··· Information provided ···

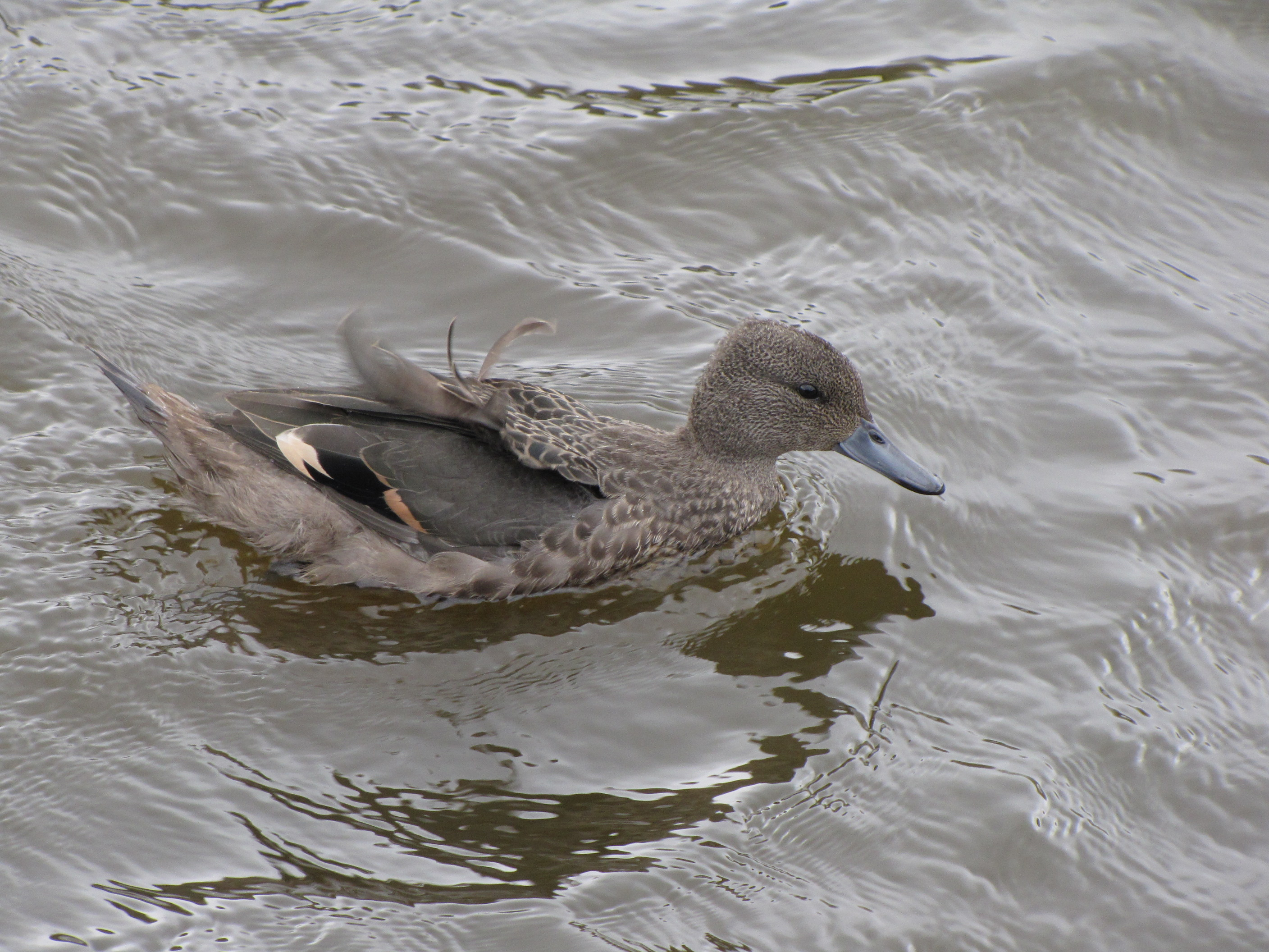 Anas andium (Pato paramuno)
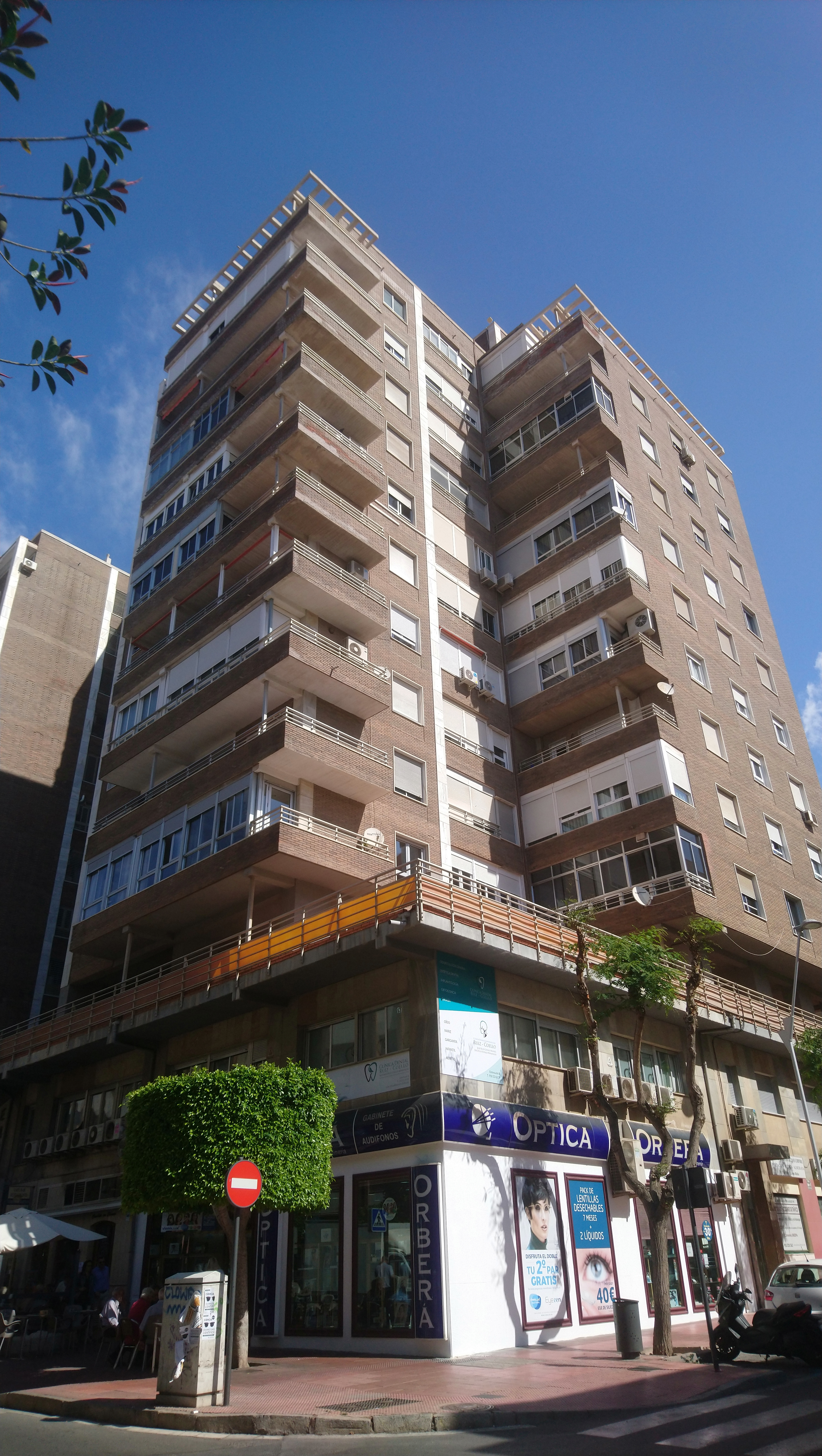 Edificio Torres Bermejas en Almería
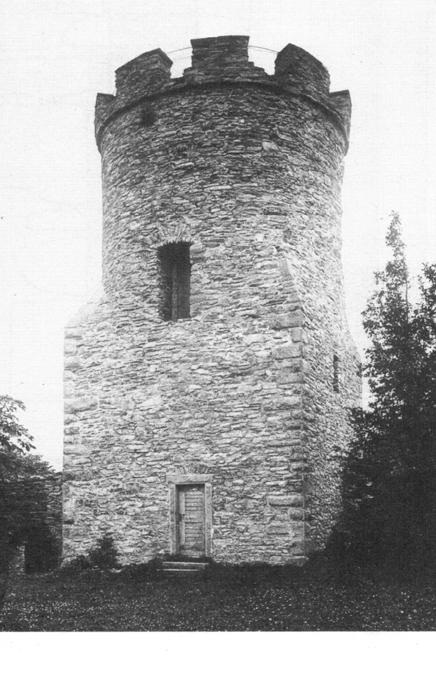 Südturm Ebersburg 1901 (Bildarchiv Foto Marburg Neg 811.427)
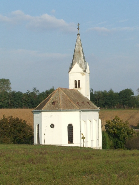 Nagyhajmás, evangélikus templom
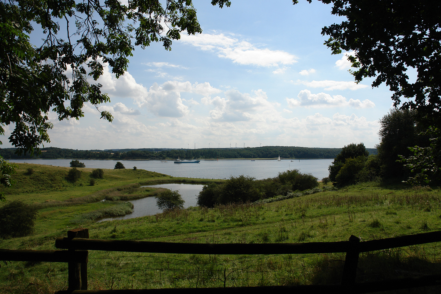 Stülper Huk im Naturschutzgebiet „Dummersdorfer Ufer“. Blick auf den Silkteich und das mecklenburgische Ufer im Bereich des OT Teschow der Gemeinde Selmsdorf
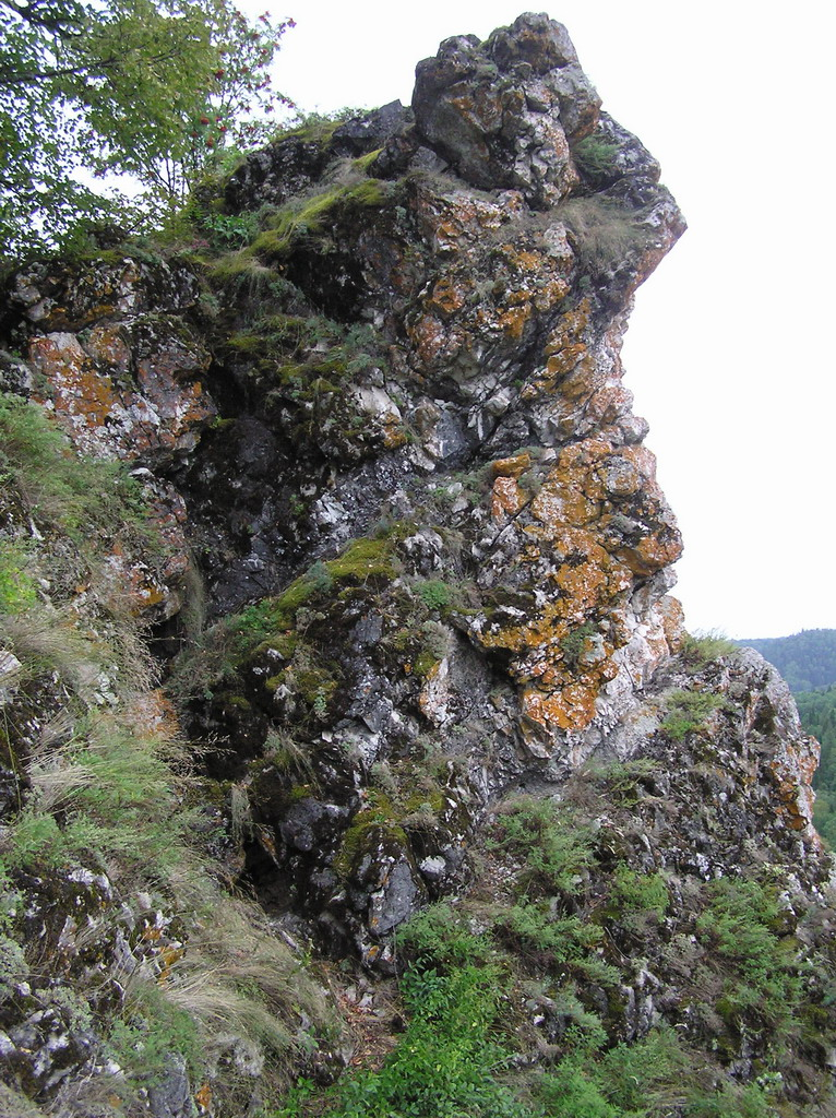 Река Лемеза Скала Мудрец
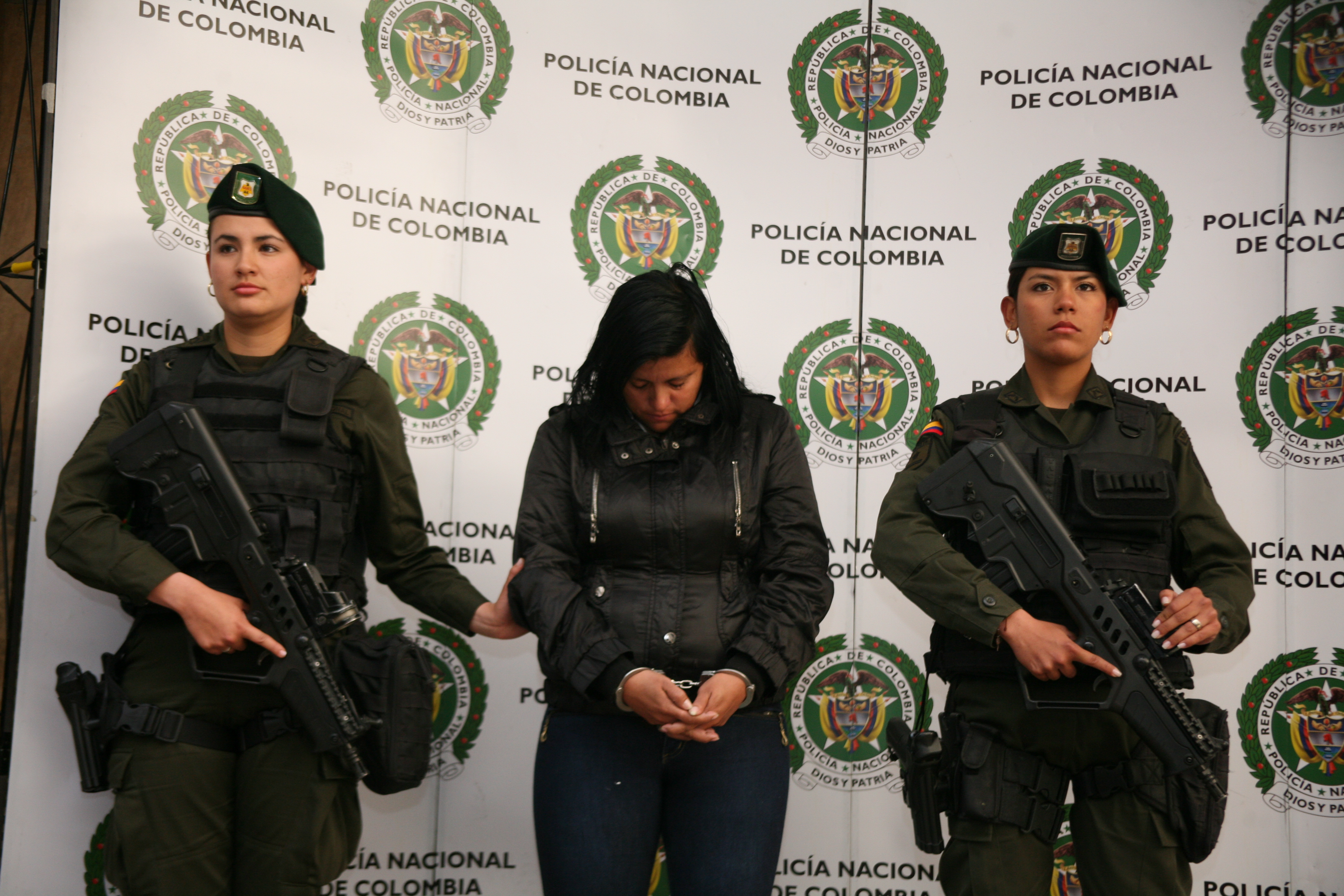 Fue capturada alias ‘Mayerly’ integrante de las Farc quien participó activamente en el atentado en donde fallecieron dos uniformados antiexplosivos en octubre de 2011

···

Copy the data in full. No pictures belong in the copy.

[Output of the task]
 Anas andium (Pato paramuno)
 Edificio Torres Bermejas en Almería
 Südturm Ebersburg 1901 (Bildarchiv Foto Marburg Neg 811.427)
 Nagyhajmás, evangélikus templom
 Stülper Huk im Naturschutzgebiet „Dummersdorfer Ufer“. Blick auf den Silkteich und das mecklenburgische Ufer im Bereich des OT Teschow der Gemeinde Selmsdorf
 Река Лемеза Скала Мудрец
 Fue capturada alias ‘Mayerly’ integrante de las Farc quien participó activamente en el atentado en donde fallecieron dos uniformados antiexplosivos en octubre de 2011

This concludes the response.